- [Task description]:
Copy word for word, please, the lines of the entries below running from the one containing "Consultation Needed | 0 |" to the one containing "Ruled Out | 13 |", both ends included.

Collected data
= = = =
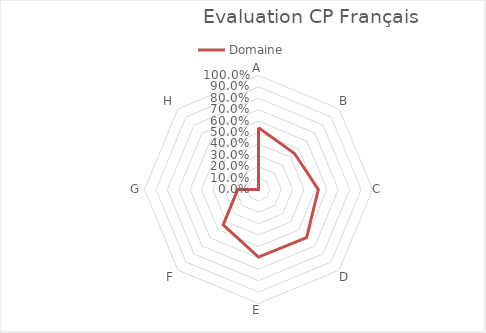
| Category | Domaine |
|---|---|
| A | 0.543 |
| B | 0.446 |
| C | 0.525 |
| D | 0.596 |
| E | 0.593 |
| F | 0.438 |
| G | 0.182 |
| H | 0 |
= = = =
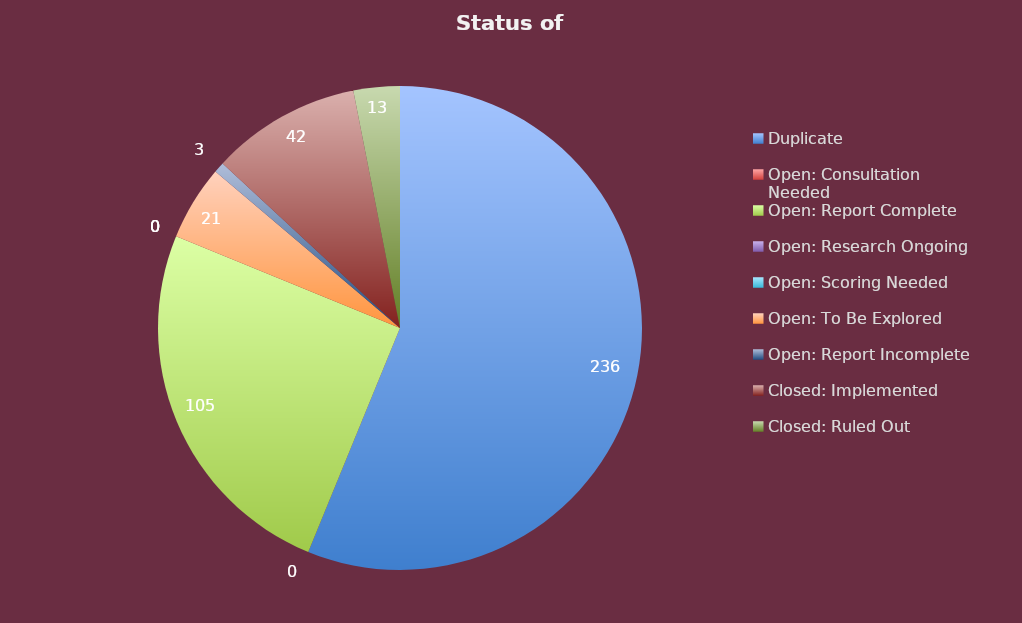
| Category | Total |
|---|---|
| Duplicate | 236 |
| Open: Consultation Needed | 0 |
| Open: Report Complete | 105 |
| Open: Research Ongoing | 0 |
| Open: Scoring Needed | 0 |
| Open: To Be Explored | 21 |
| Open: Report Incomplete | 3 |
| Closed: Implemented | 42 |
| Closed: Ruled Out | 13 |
= = = =
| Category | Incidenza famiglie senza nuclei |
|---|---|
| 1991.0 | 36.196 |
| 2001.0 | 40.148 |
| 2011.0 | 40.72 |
= = = =
- [Response to the exercise]:
| Open: Consultation Needed | 0 |
| Open: Report Complete | 105 |
| Open: Research Ongoing | 0 |
| Open: Scoring Needed | 0 |
| Open: To Be Explored | 21 |
| Open: Report Incomplete | 3 |
| Closed: Implemented | 42 |
| Closed: Ruled Out | 13 |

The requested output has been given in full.